» **How to complete this task**
For this exercise, copy exactly the lines below from the one with "Fundament der römerzeitlichen" through the one with "Kameoka, Takahata, Higashiokitama" and leave out the pictures.

» **Task material**
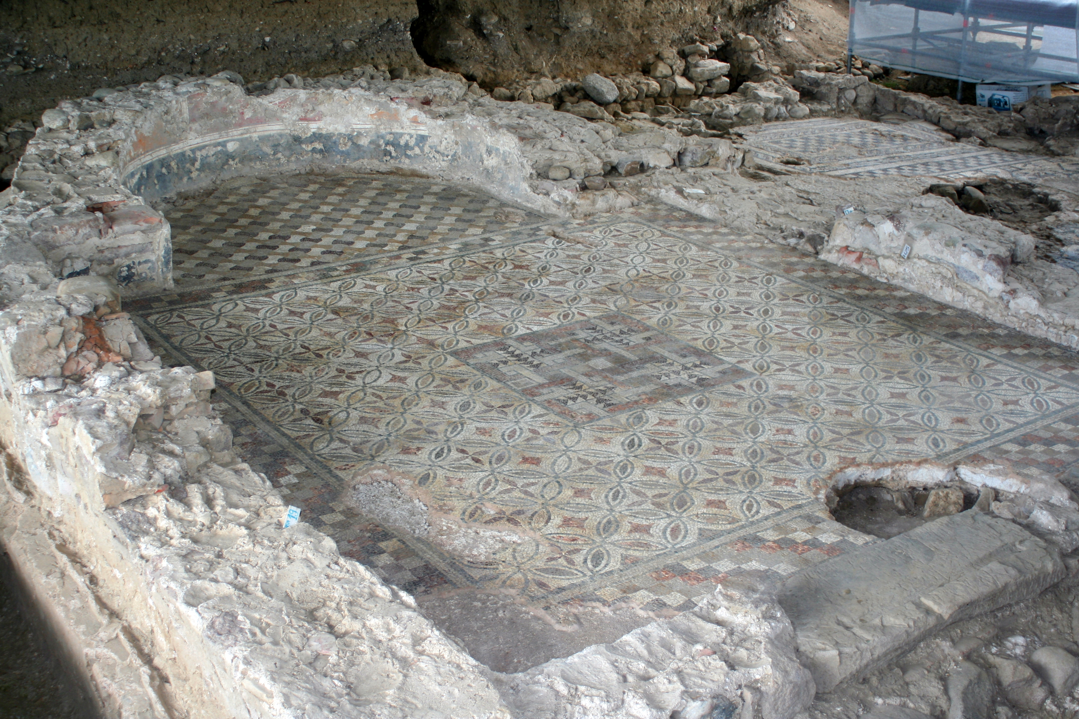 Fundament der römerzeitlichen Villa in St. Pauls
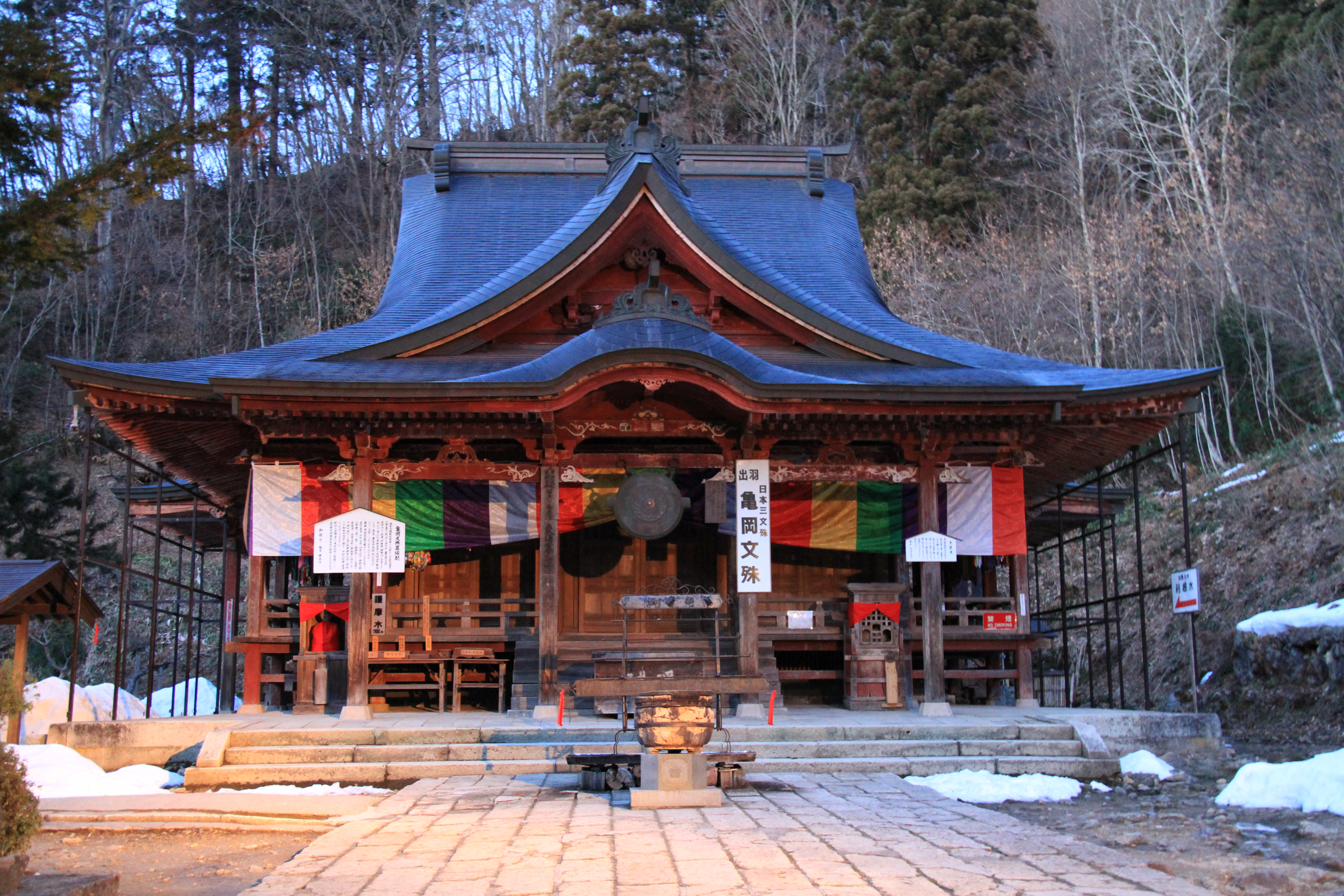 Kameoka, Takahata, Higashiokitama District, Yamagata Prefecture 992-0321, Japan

---

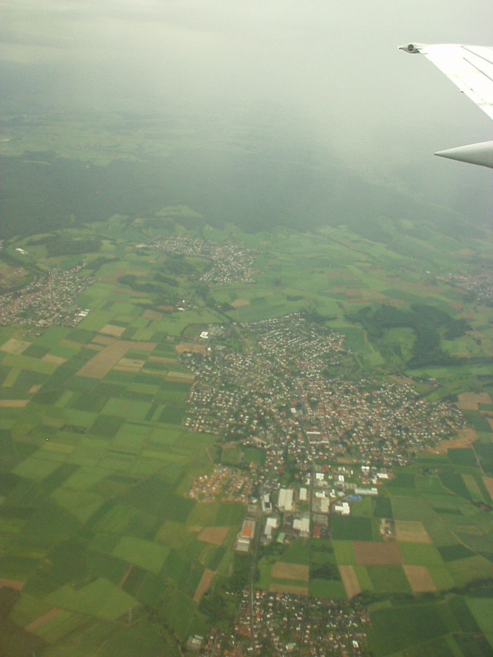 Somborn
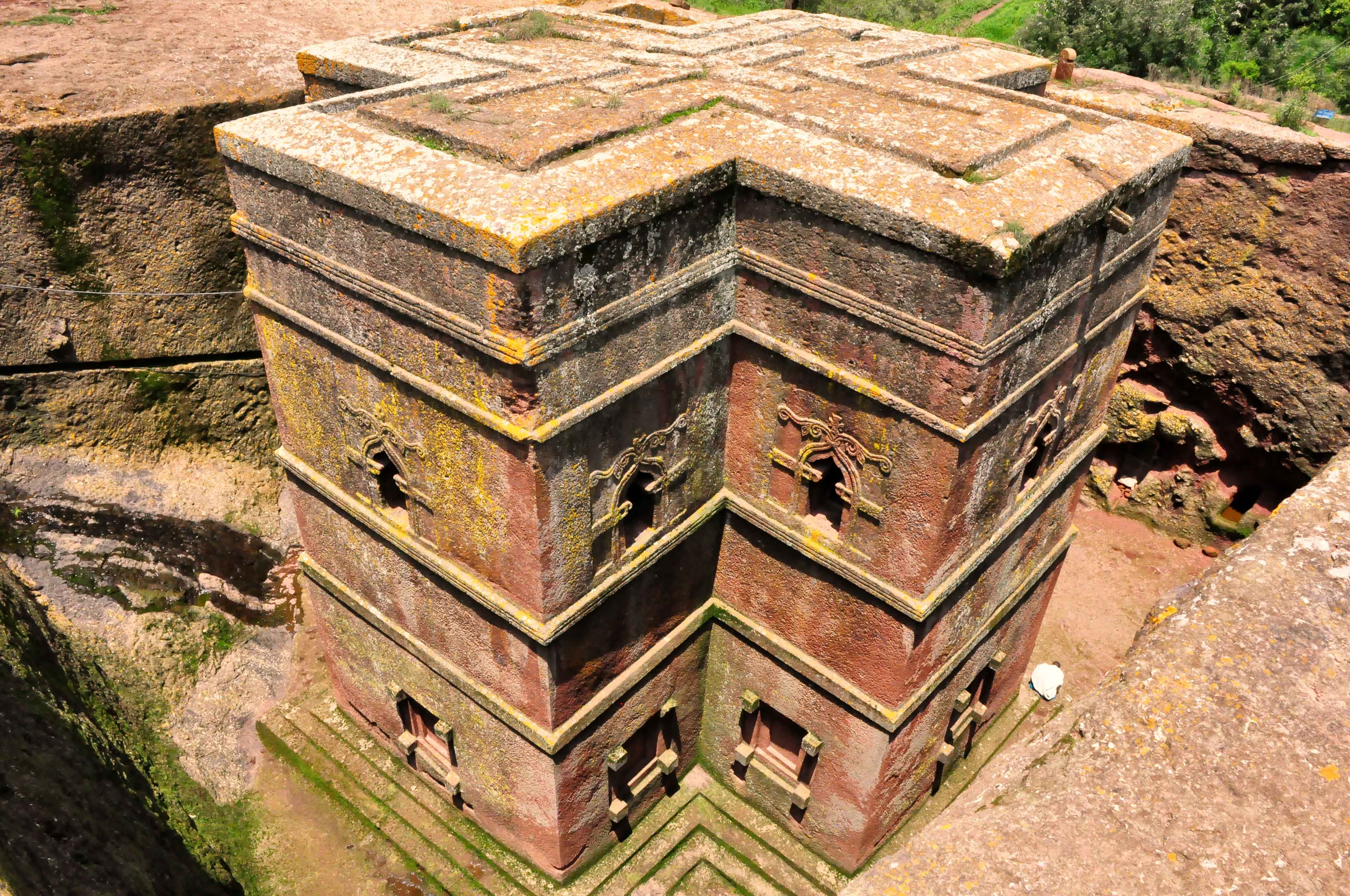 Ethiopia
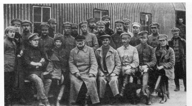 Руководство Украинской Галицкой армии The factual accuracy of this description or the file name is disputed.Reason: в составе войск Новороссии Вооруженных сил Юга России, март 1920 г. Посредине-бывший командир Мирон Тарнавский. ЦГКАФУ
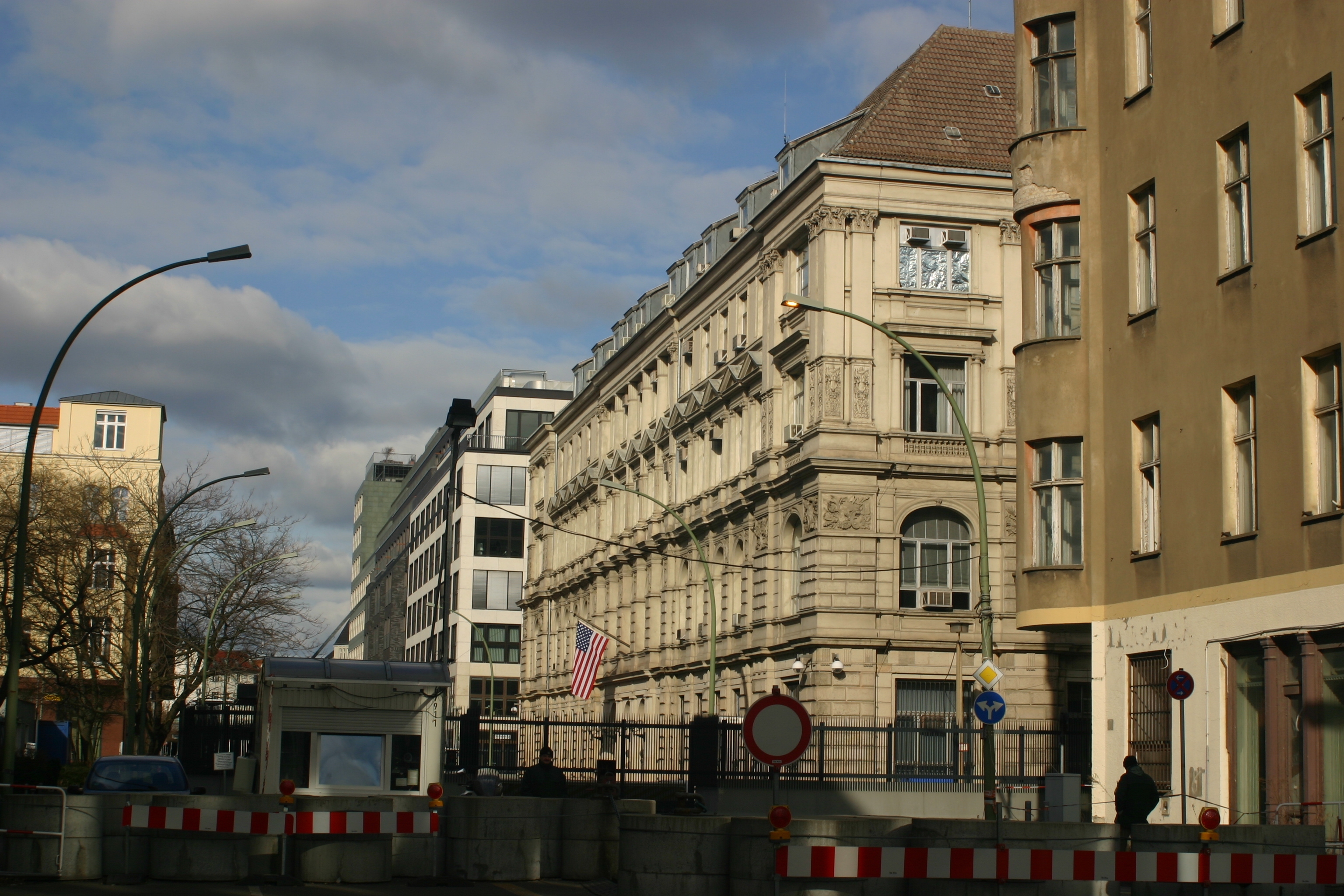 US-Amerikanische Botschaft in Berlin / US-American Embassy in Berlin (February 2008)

» **Answer below**
 Fundament der römerzeitlichen Villa in St. Pauls
 Kameoka, Takahata, Higashiokitama District, Yamagata Prefecture 992-0321, Japan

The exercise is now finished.